# Due diligence check list to invest in multi family properties



## Nugpot (Mar 16, 2015)

Hi,

I'm still new and educating myself in the field of investing in multi family properties. 
I was wondering if there's anything out there or if anyone is willing to share their knowledge and expertise in the process/checklist that we need to go through in securing a investment property(in terms of financial and legal)

For example: the documents we should ask for .. like
1. rent role
2. financial statements
3. tax returns
4. what other doc's?
5. legal doc's?

Thanks
Jay


----------



## Cal (Jun 17, 2009)

Given some of your questions, you should probably consider an inspection of the premises by a professional.....In regards to a formal checklist, I am sure that Just a Guy or Berubeland have what you are looking for.


----------



## dougboswell (Oct 25, 2010)

You should talk to a commercial real estate agent who will have the specific knowledge of what documentation al seller must present to a potential buyer. He/she can also advise you on the legal and financial aspects.


----------



## gt_23 (Jan 18, 2014)

I'm assuming you mean commercial multifamily, not residential multifamily. The agent who lists the property puts together a package with all the required information. Not sure what you mean by legal docs and I don't think it's typical for the seller to show you his tax returns, I definitely wouldn't.

Quality multifamily buildings usually don't last long on the market, so you need to act fast. Here's the typical sequence of events:

1) Seller's agent lists property
2) Ask for listing package from your agent or selling agent. Do preliminary analysis of the property, although on commercial deals (where financing terms vary quite a bit) you can't be absolutely sure of the value at this stage.
3) View the property. If interested, submit the package to a commercial mortgage broker. They can analyze the deal and get back to you with rough financing terms in 24-48 hrs.
4) Submit an offer.

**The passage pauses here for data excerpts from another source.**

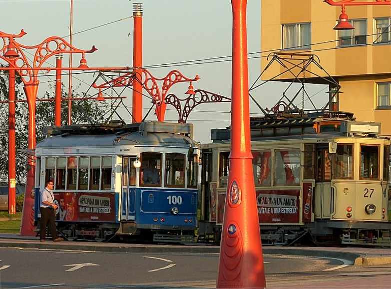 Dous tranvías na Coruña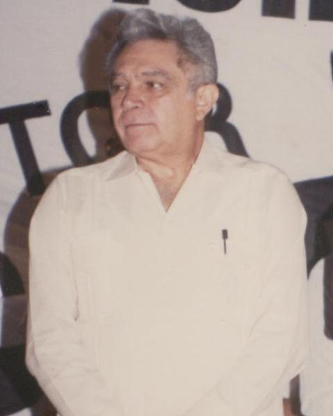 Victor Cervera Pacheco, Gobernador de Yucatan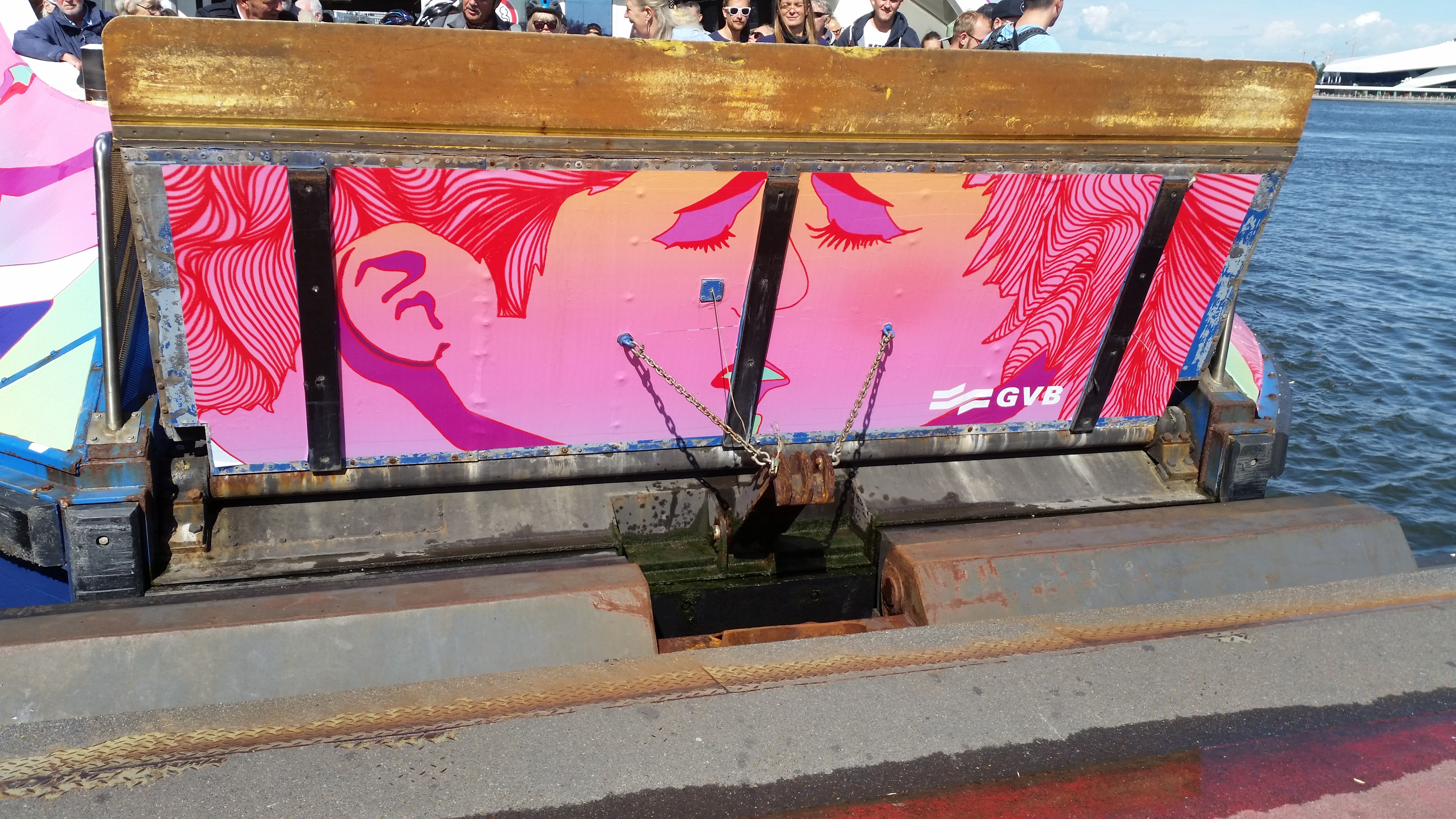 Pride, equality, love, laadklep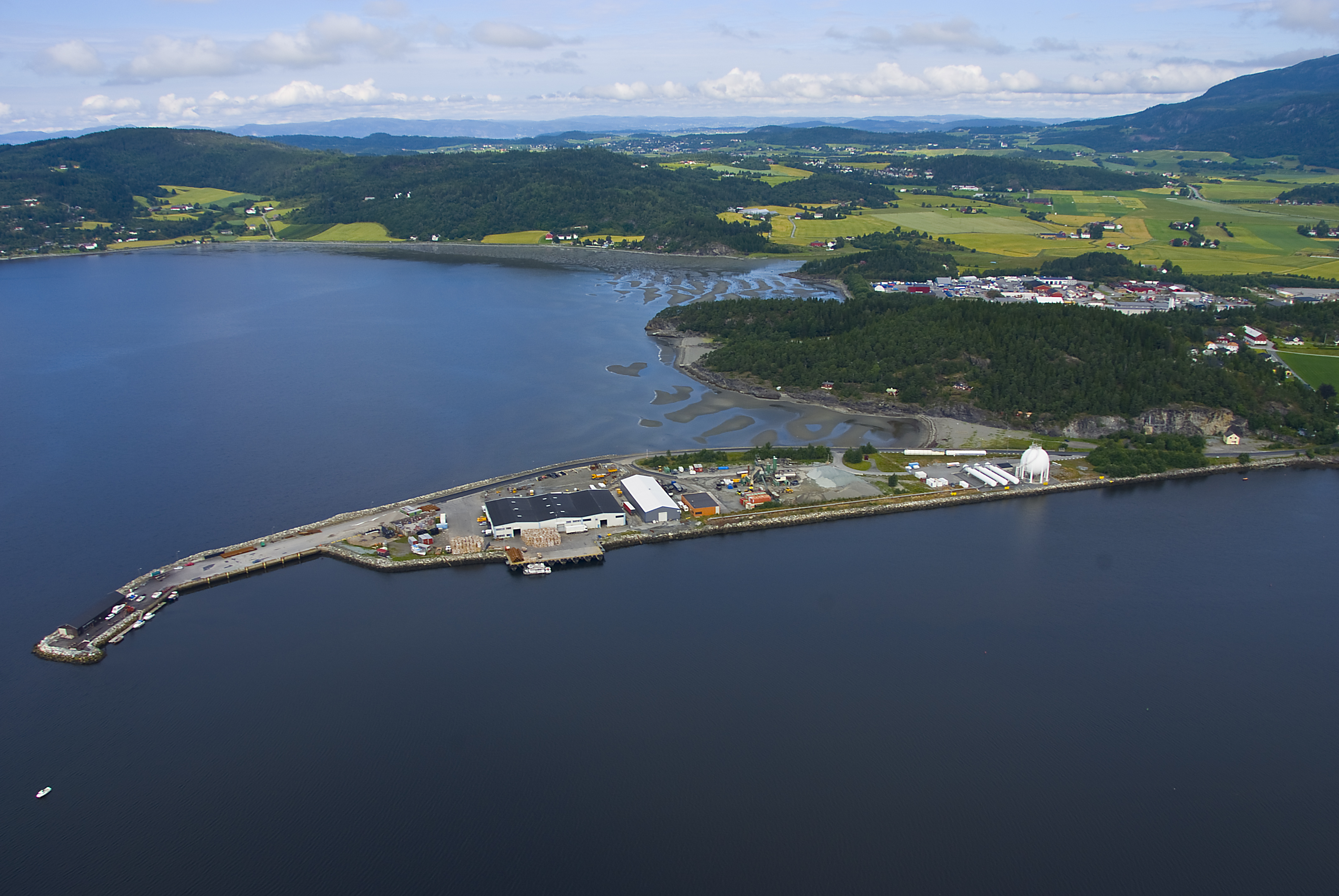 Foto: Trondheim Havn/Åge Hojem

Get it accepted conditionally.
5) Complete due diligence, appraisal, final financing terms
6) Close or bail-out given #5

You should aim to complete 1-4 in less than a week. Anything longer (and asking for endless documents) is likely to ensure someone else scoops up the property before you.


----------



## Nugpot (Mar 16, 2015)

Thanks everyone ...

Appreciate your feedback.

Jay


----------